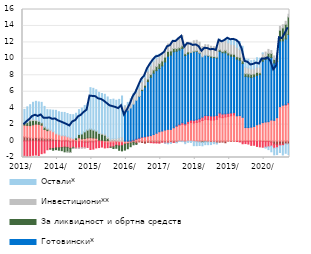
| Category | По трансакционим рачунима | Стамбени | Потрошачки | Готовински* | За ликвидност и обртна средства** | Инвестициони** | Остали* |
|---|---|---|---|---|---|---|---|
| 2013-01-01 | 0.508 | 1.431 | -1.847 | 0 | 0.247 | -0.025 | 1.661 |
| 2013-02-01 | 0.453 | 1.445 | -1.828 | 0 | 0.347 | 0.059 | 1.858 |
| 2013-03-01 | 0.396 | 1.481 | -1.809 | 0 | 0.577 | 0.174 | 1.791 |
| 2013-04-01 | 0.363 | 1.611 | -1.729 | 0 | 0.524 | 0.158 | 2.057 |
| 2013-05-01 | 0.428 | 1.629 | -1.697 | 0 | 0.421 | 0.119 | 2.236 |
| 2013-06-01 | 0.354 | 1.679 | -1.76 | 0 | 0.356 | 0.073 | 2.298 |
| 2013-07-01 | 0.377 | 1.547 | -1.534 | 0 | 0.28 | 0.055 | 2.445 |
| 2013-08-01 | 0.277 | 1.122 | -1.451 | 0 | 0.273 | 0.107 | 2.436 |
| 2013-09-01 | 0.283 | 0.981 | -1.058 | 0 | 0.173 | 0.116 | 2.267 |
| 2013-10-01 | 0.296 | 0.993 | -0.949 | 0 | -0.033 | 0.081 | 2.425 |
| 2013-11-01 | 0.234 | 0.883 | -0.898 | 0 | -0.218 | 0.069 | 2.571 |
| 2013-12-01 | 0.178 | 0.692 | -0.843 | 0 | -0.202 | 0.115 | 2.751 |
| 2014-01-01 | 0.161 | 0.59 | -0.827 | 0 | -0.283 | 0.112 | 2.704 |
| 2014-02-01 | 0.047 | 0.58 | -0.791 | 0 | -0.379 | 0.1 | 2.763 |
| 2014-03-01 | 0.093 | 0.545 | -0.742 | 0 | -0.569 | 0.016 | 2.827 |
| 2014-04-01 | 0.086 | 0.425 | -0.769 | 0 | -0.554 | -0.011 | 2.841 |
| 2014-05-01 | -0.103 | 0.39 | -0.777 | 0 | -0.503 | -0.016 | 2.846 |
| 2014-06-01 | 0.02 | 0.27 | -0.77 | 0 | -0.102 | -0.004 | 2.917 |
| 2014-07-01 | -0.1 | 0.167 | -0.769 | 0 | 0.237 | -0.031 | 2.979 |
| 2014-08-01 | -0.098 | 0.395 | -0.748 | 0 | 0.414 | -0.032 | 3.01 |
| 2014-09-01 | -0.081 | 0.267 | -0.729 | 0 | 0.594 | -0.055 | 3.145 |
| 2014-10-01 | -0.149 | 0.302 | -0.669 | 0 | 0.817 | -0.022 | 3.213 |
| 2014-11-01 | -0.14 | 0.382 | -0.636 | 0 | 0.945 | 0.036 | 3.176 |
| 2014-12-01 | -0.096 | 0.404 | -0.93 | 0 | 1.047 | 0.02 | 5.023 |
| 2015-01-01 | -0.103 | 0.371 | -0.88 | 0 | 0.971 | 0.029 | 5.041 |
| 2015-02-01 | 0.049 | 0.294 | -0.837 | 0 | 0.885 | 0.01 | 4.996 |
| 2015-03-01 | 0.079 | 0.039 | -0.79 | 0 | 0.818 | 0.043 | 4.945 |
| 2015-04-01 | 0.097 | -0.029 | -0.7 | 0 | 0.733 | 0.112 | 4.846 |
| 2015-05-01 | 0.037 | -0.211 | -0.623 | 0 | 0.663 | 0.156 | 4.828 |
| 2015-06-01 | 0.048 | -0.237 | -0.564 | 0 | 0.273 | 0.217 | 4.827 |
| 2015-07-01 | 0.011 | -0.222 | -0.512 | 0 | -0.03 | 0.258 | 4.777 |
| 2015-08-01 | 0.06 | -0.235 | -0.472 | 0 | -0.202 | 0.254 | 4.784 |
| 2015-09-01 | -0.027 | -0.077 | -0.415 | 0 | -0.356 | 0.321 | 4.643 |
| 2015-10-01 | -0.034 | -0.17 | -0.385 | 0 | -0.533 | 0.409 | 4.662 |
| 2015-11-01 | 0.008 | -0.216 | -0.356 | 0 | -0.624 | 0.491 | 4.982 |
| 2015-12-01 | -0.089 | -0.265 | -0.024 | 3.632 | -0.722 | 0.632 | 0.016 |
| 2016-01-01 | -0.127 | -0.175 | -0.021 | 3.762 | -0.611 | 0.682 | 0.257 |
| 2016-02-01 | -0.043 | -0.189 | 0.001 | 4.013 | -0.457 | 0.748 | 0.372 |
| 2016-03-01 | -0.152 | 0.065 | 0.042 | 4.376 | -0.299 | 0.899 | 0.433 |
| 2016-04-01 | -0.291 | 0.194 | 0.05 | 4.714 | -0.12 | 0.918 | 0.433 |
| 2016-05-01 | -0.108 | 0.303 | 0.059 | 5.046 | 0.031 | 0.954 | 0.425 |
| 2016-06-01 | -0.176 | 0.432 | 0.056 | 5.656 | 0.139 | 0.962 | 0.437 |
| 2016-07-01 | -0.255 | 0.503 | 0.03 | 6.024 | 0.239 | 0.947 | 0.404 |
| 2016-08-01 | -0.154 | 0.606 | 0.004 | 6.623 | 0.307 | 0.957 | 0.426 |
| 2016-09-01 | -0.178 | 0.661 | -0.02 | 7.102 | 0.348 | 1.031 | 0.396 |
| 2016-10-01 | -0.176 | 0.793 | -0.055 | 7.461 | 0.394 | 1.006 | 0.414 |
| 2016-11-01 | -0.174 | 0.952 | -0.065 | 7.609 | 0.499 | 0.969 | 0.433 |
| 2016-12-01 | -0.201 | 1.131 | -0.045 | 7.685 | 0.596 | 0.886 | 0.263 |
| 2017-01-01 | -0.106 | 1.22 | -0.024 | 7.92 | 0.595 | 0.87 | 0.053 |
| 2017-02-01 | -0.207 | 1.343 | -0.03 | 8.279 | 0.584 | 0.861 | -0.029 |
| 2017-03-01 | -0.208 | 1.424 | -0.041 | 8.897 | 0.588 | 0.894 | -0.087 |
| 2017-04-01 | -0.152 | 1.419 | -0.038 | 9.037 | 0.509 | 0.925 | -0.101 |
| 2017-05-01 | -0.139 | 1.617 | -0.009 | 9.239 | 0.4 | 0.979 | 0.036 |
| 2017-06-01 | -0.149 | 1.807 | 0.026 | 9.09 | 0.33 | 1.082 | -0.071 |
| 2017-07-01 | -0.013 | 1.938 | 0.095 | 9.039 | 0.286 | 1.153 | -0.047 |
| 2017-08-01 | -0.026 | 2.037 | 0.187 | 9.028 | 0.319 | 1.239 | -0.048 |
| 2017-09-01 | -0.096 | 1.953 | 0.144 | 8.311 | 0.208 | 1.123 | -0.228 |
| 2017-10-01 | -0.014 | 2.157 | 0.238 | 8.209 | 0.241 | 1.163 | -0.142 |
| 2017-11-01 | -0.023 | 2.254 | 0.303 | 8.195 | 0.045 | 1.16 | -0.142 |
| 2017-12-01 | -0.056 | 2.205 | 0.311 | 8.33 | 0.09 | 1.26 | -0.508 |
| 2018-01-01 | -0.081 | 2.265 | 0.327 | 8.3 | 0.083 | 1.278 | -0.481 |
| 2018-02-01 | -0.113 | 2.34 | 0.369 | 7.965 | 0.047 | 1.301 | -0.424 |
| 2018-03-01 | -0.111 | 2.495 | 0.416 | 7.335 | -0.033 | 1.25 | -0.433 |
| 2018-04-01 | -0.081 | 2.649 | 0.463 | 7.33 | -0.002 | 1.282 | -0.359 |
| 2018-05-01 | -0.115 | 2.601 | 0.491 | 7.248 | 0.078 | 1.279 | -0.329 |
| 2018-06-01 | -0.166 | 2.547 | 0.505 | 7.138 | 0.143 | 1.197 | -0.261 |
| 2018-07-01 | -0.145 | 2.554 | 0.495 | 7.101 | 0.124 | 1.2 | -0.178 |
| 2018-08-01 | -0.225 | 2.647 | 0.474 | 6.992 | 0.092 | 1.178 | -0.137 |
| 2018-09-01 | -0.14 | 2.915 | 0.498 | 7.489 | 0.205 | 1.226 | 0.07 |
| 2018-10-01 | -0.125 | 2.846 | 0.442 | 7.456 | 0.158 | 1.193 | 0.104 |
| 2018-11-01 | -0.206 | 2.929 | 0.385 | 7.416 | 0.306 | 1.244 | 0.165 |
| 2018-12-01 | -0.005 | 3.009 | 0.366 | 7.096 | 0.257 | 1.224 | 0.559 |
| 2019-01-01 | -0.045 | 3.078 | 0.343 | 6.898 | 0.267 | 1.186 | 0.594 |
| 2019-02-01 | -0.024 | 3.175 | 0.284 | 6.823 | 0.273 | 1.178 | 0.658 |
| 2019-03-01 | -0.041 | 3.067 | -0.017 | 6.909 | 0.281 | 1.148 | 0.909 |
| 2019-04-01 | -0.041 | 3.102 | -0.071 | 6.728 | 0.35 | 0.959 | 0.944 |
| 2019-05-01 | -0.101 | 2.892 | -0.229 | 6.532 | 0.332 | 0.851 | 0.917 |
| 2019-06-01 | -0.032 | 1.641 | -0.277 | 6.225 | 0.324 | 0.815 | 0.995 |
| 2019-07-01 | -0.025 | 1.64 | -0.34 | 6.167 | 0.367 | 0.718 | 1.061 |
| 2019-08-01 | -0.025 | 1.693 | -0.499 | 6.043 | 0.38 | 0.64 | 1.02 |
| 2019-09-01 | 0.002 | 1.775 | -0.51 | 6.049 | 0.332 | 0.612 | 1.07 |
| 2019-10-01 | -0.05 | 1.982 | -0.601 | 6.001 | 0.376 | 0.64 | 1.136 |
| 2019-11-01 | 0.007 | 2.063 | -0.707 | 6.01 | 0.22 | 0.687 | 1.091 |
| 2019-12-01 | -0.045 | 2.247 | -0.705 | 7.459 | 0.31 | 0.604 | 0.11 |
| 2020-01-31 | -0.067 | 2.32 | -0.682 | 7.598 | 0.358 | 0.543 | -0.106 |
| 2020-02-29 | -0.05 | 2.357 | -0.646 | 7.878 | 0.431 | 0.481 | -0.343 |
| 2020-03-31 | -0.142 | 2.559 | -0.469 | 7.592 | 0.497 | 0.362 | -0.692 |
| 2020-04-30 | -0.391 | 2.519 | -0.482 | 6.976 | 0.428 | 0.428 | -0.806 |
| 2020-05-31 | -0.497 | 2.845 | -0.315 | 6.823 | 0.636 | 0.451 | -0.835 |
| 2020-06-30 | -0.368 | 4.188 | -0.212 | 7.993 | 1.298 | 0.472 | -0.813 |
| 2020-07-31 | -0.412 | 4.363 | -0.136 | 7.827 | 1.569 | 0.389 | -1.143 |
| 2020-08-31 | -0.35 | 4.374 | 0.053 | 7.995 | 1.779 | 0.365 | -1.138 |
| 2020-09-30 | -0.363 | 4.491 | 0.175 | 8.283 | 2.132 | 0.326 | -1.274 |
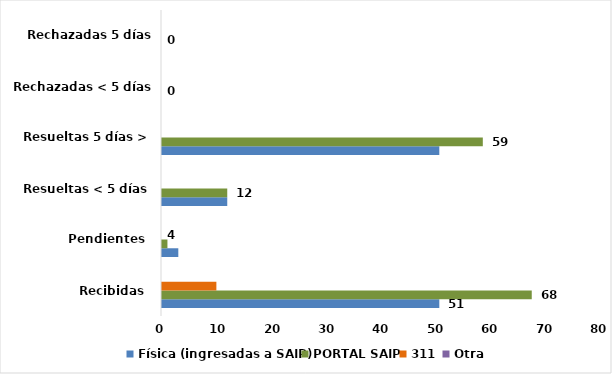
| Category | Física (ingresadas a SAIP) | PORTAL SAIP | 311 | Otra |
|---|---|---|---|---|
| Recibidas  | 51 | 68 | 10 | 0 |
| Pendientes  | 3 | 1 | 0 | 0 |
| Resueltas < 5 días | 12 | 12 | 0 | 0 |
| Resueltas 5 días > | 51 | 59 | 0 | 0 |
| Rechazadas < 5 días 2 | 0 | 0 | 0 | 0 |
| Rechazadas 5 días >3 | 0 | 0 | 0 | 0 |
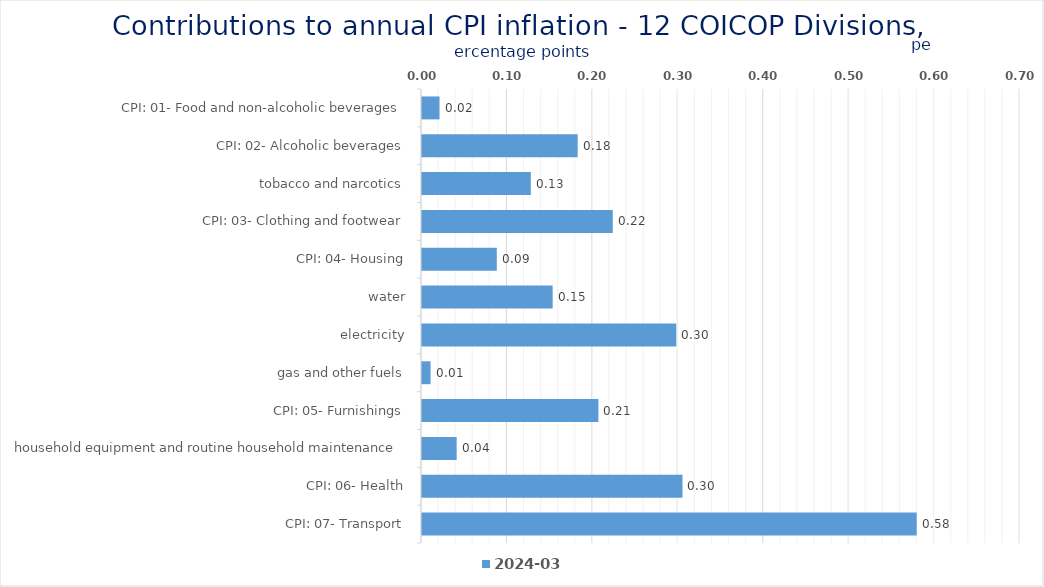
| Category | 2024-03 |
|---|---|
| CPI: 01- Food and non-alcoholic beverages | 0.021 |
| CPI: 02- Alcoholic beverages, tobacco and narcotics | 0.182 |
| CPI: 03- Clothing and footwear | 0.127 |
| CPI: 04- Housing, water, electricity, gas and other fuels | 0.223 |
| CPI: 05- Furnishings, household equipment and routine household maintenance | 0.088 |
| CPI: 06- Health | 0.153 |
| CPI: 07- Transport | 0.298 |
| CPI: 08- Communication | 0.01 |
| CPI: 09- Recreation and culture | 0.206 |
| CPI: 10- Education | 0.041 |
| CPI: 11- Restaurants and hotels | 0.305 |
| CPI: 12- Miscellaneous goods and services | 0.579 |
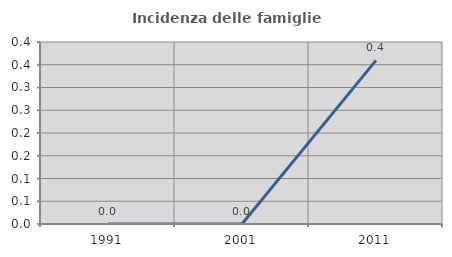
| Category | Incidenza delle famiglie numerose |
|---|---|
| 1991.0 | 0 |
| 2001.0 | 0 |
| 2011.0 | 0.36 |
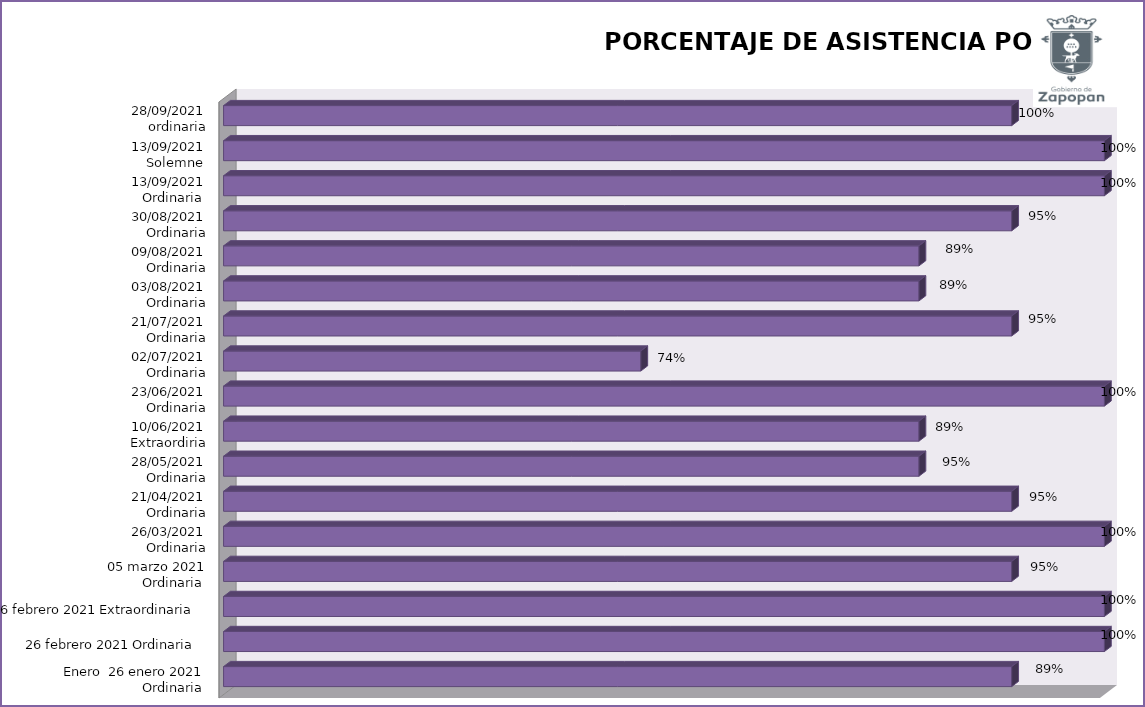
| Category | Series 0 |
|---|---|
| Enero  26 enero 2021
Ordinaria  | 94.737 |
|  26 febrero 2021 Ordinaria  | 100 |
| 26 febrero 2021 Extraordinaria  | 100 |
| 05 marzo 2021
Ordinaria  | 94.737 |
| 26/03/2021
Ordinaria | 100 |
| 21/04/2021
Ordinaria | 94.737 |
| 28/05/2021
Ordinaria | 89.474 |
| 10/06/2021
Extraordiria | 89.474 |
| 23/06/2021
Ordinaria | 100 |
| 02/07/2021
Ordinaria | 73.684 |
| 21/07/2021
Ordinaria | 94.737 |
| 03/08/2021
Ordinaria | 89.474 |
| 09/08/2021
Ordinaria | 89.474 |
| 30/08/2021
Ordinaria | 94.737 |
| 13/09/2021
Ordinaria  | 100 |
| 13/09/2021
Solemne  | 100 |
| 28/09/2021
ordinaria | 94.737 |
◆ ◆ ◆ ◆ ◆
Every line from the top of the records above to the line with "0.081 | 2.425 |", inclusive, should be duplicated exactly, minus the pictures.

## [Worked solution]
| Category | По трансакционим рачунима | Стамбени | Потрошачки | Готовински* | За ликвидност и обртна средства** | Инвестициони** | Остали* |
|---|---|---|---|---|---|---|---|
| 2013-01-01 | 0.508 | 1.431 | -1.847 | 0 | 0.247 | -0.025 | 1.661 |
| 2013-02-01 | 0.453 | 1.445 | -1.828 | 0 | 0.347 | 0.059 | 1.858 |
| 2013-03-01 | 0.396 | 1.481 | -1.809 | 0 | 0.577 | 0.174 | 1.791 |
| 2013-04-01 | 0.363 | 1.611 | -1.729 | 0 | 0.524 | 0.158 | 2.057 |
| 2013-05-01 | 0.428 | 1.629 | -1.697 | 0 | 0.421 | 0.119 | 2.236 |
| 2013-06-01 | 0.354 | 1.679 | -1.76 | 0 | 0.356 | 0.073 | 2.298 |
| 2013-07-01 | 0.377 | 1.547 | -1.534 | 0 | 0.28 | 0.055 | 2.445 |
| 2013-08-01 | 0.277 | 1.122 | -1.451 | 0 | 0.273 | 0.107 | 2.436 |
| 2013-09-01 | 0.283 | 0.981 | -1.058 | 0 | 0.173 | 0.116 | 2.267 |
| 2013-10-01 | 0.296 | 0.993 | -0.949 | 0 | -0.033 | 0.081 | 2.425 |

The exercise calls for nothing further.